Sit In, Stand Up: Tar Sands Expansion Gets National Attention

Guest Blog | August 22, 2011 | Energy Policy

UPDATE: on Friday, August 26, the U.S. State Department released the Final Environmental Impact Statement for the Keystone XL Pipeline Project despite concerns from EPA and growing protests by environmental groups. Although the EIS offers a green light to the proposed 1,700-mile pipeline to carry heavy oil from Canada across the Great Plains to the Gulf Coast, President Obama will announce the final decision by December. Contact President Obama and let him know you don’t support this dirty, expensive and risky form of energy.

In a January blogpost, SACE Executive Director Stephen Smith highlighted the dirty truth about Canada’s tar sands and the proposed Keystone XL pipeline designed to bring Canadian oil into the United States. James Hansen, a renowned climate scientist and head of NASA’s Goddard Institute for Space Studies, has publicly decried the proposed project as “Essentially game over” for carbon reductions and climate recovery.

Tar Sands Demonstration

This week, the group Tar Sands Action is organizing advocates to gather in Washington, D.C., as part of a two-week campaign of daily sit-ins to urge President Obama to reject the permit for this pipeline. Monday began with more arrests along the White House fence; similar acts of civil disobedience are expected through September 3.
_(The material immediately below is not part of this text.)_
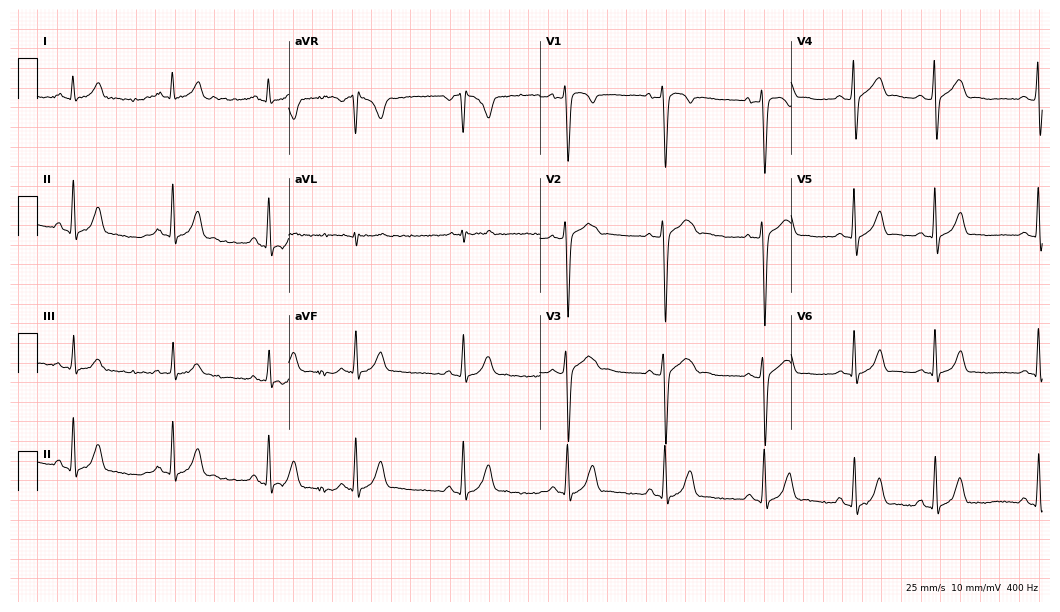
Electrocardiogram (10.2-second recording at 400 Hz), a 17-year-old man. Overall reading on record: normal ECG.

Hundreds of activists who were arrested, including Bill McKibben, sent messages from jail encouraging people to organize in order to stop the permitting of this high risk energy development, which would deliver 900,000 barrels a day of the world’s dirtiest oil to US refineries.

“The only thing we need in here is more company. We don’t need your sympathy, we need your company.”
– Bill McKibben

For more information on Tar Sands Action: Visit their website or check them out on Flickr | YouTube | Twitter | Facebook You can also read more about this issue on USCAN’s website.

To listen to a recent interview with SACE’s Federal Policy Director Jennifer Rennicks discussing tar sands oil click here.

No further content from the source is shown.